У Блондина была страсть к игре и вину, что также нас сближало; но он был неистов во хмелю и в азарте, тогда как я легко переношу и проигрыш, и винный угар; это давало мне большое преимущество, и я постоянно его обыгрывал, что очень скрашивало мне жизнь. На воле у Блондина имелась жена (как я догадываюсь, она-то и была первопричиной его несчастий и разрыва с семьей); два-три раза в неделю ее пропускали на свидания, и она никогда не являлась с пустыми руками; это была небольшая смуглая брюнетка с замечательно живыми глазами, чьи нежные взоры никого не оставляли равнодушным.

Француз был зачислен в полк, квартировавший в Нейссе, в Силезии, неподалеку от австрийской границы. Никогда не изменяющая смелость и находчивость вскоре сделали его признанным главой той тайной республики, которая постоянно существует в полку наряду с официальной иерархией. Это был, как я уже сказал, превосходный солдат, но гордец и беспутный забулдыга. Человек подобного склада, если он не умеет ладить с начальством (как я всегда умел), наверняка наживет себе в нем врага. Капитан до лютости ненавидел Блондина и наказывал исправно и жестоко.

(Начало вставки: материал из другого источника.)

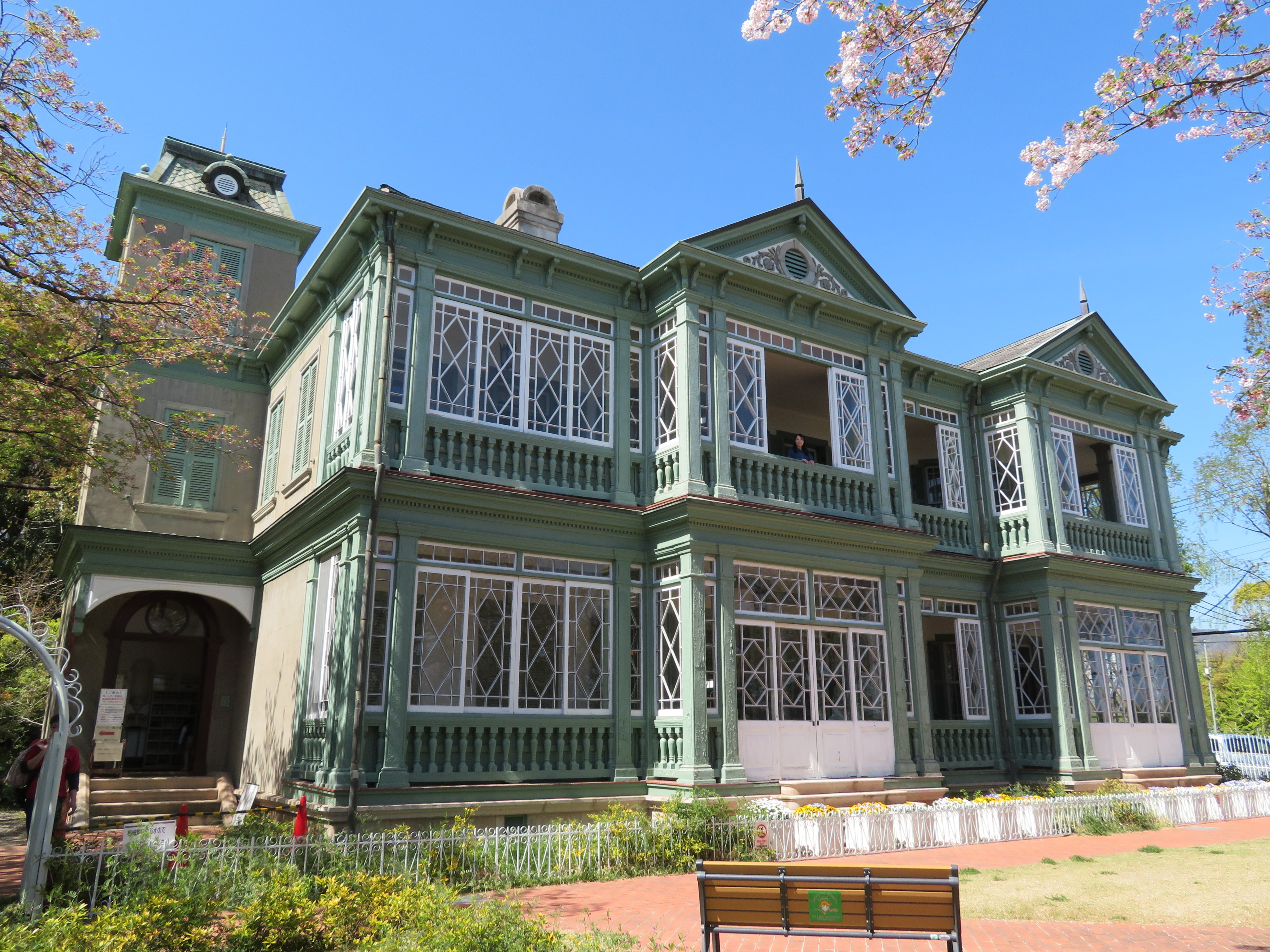 旧ハンター住宅 Canon PowerShot SX730 HS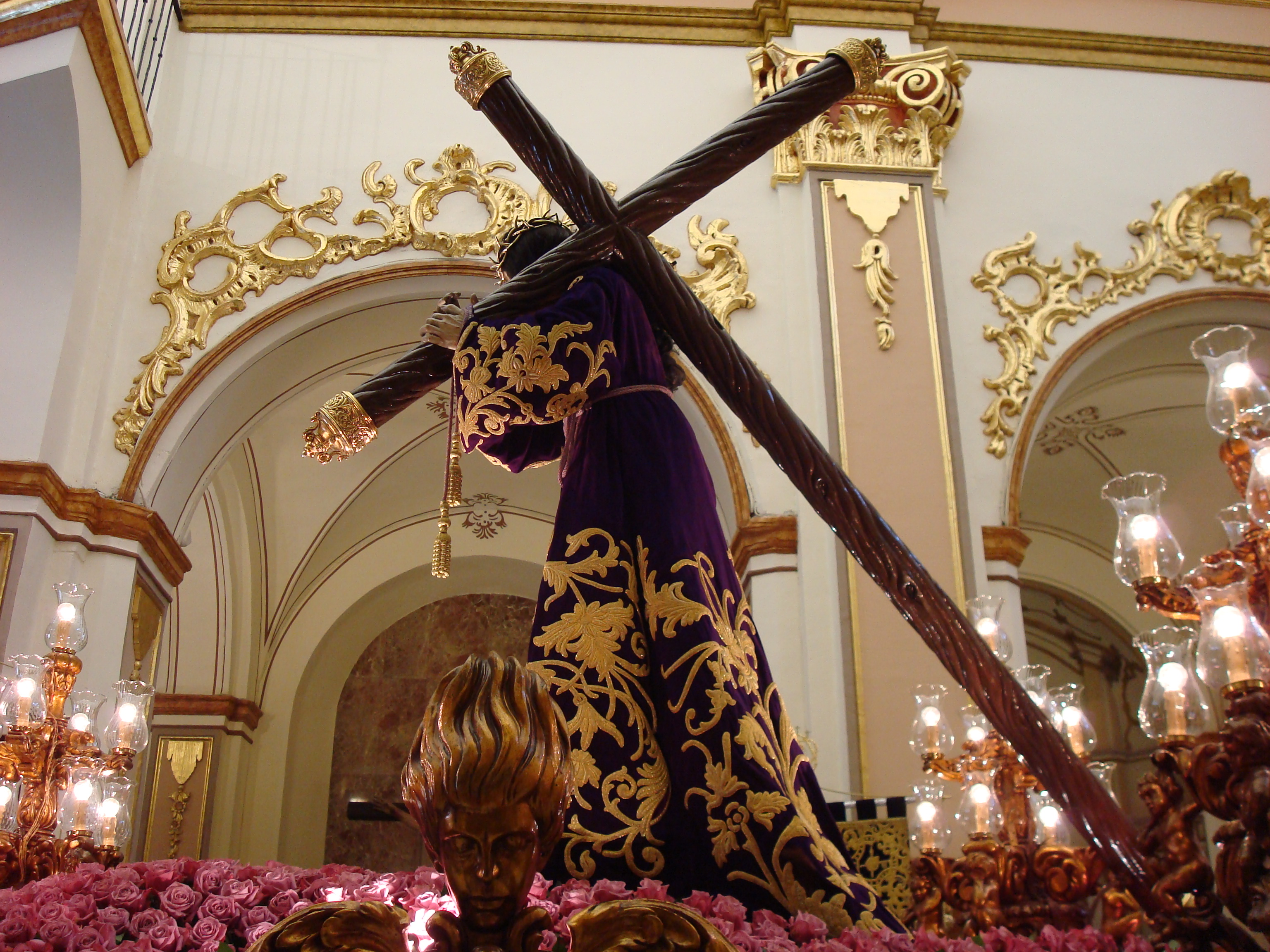 Cristo del Perdón, imagen titular del Paso Morado, Semana Santa Lorca

Жена Блондина и другие женщины в полку (дело было уже после заключения мира) понемногу промышляли контрабандой на австрийской границе при попустительстве обеих сторон, и эта женщина, по особому наказу мужа, из каждого такого похода приносила ему пороху и пуль – прусскому солдату не положен такой припас, – и все это пряталось до поры до времени. Но вскоре время назрело.

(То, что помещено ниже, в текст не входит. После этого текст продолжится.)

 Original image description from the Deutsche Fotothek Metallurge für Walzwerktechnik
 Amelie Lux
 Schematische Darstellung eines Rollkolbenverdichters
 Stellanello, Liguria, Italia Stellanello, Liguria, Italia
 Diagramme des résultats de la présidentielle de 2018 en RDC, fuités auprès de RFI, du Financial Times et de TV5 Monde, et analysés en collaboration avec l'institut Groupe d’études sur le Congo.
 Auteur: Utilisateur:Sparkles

Дело в том, что Блондин возглавил заговор, выходящий из ряда вон по своему характеру и размаху. Мы не знаем, как широко он был разветвлен, сколько сотен или тысяч людей было им охвачено. Среди нас, рядовых, о заговоре рассказывали множество историй, одна другой чудесней, ибо новости эти переносились из гарнизона в гарнизон, и вся армия жила ими, несмотря на усилия начальства замять дело: замни попробуй! Я и сам вышел из народа; я видел Ирландское восстание и знаю, что такое масонское братство бедняков!

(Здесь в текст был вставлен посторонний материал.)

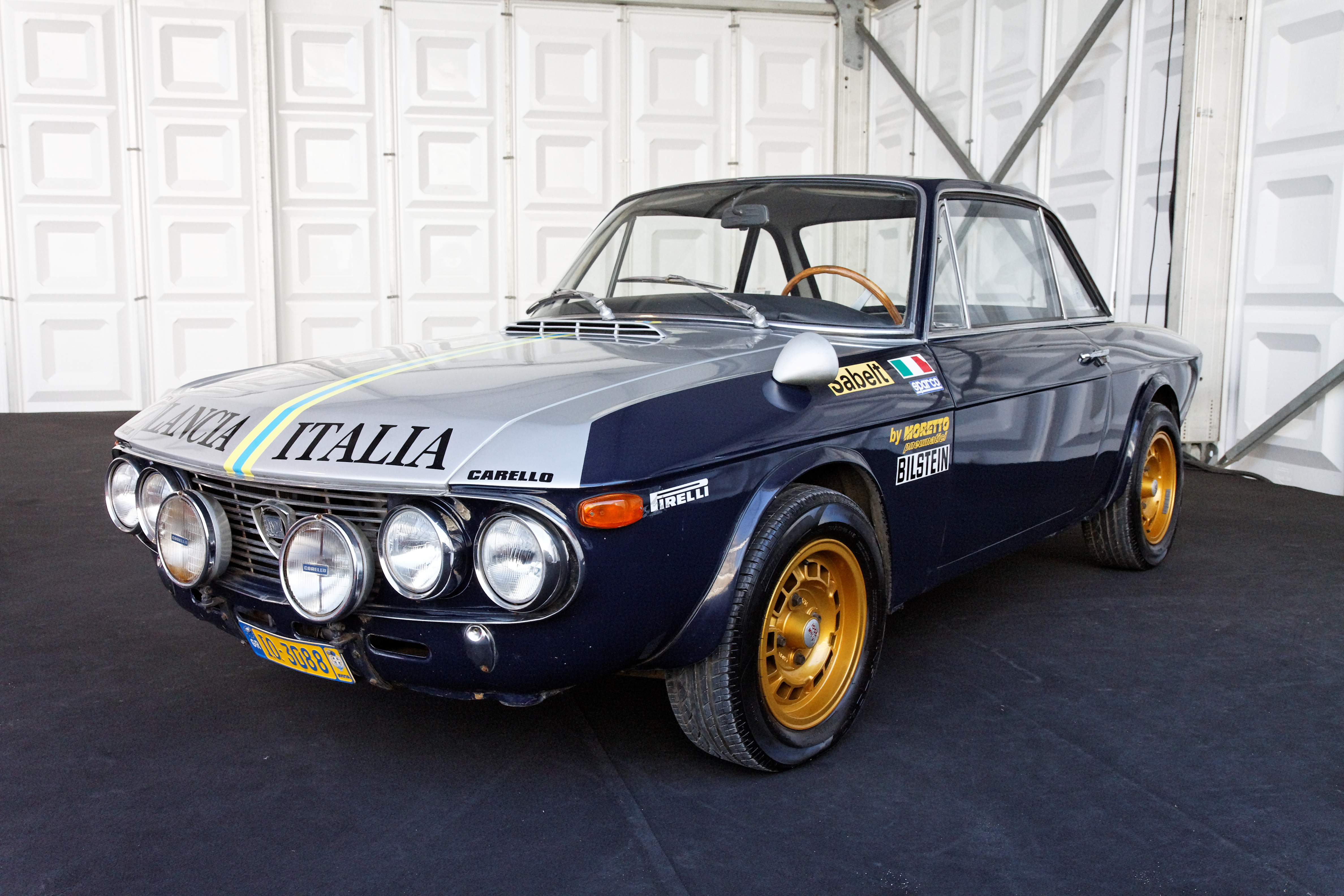 Fulvia Coupé - Festival Automobile International 2011 - Vente aux enchères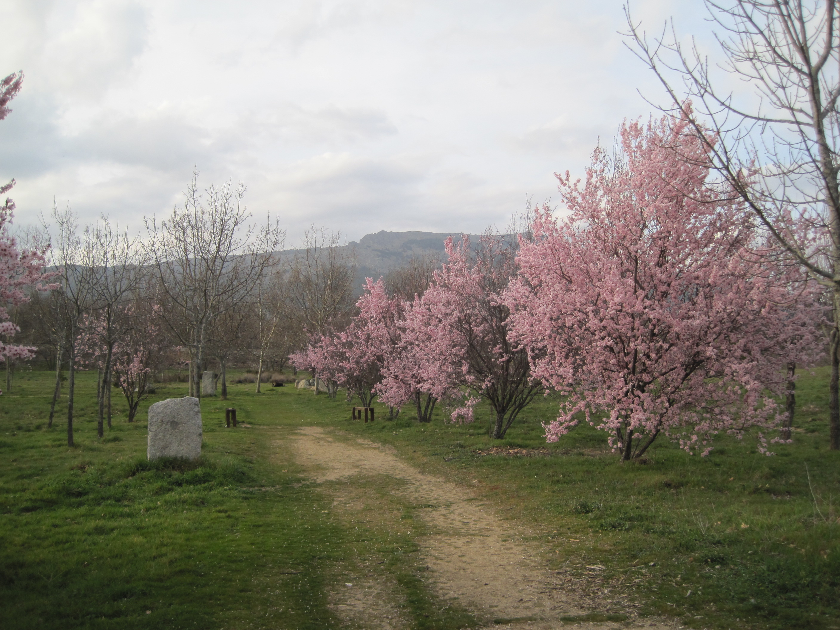 Parque de La Manguilla, en El Escorial (Madrid, España).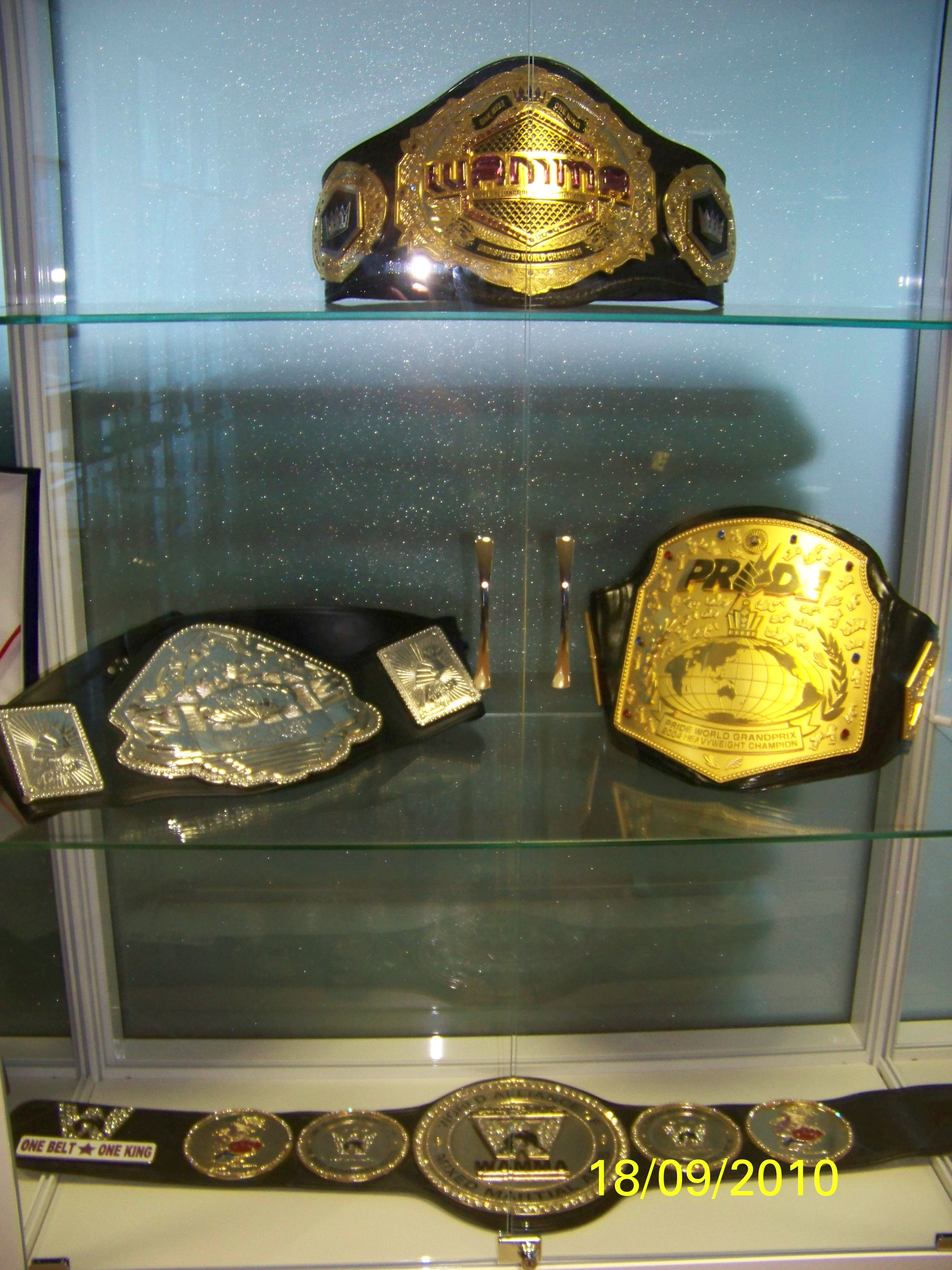 belt Fedor Emelianenko

Итак, Блондин поставил себя во главе мятежа. У заговорщиков и в заводе не было никакой переписки, никаких бумаг. Ни один из них не сносился с другими, и только француз давал указания каждому в отдельности. Он подготовил общее восстание гарнизона, которое должно было вспыхнуть ровно в двенадцать, точно в назначенный день. Предполагалось, что мятежники захватят все городские кордегардии и прирежут часовых, а там – кто знает, чем бы это кончилось? У нас говорили, что заговор распространился по всей Силезии и что Блондина ждал пост генерала австрийской службы.

Итак, в двенадцать часов дня у Богемских ворот в Нейссе, против кордегардии, человек тридцать полуодетых солдат слонялось без дела, а француз, стоя подле караульной будки, оттачивал на камне топор. Как только пробило двенадцать, он выпрямился и рассек топором голову караульному. По этому сигналу тридцать человек ворвались в кордегардию, захватили оружие и бросились к воротам. Часовой пытался заложить железный затвор, но подбежавший француз с размаху отрубил ему руку, держащую цепь. Увидев толпу вооруженных солдат, караульные перед воротами преградили им путь, но заговорщики открыли стрельбу, а потом атаковали стражу в штыки. Многие были перебиты, другие разбежались, и тридцать мятежников вырвались на волю. Грайнца проходит всего милях в пяти от Нейсса, туда-то и бросились беглецы.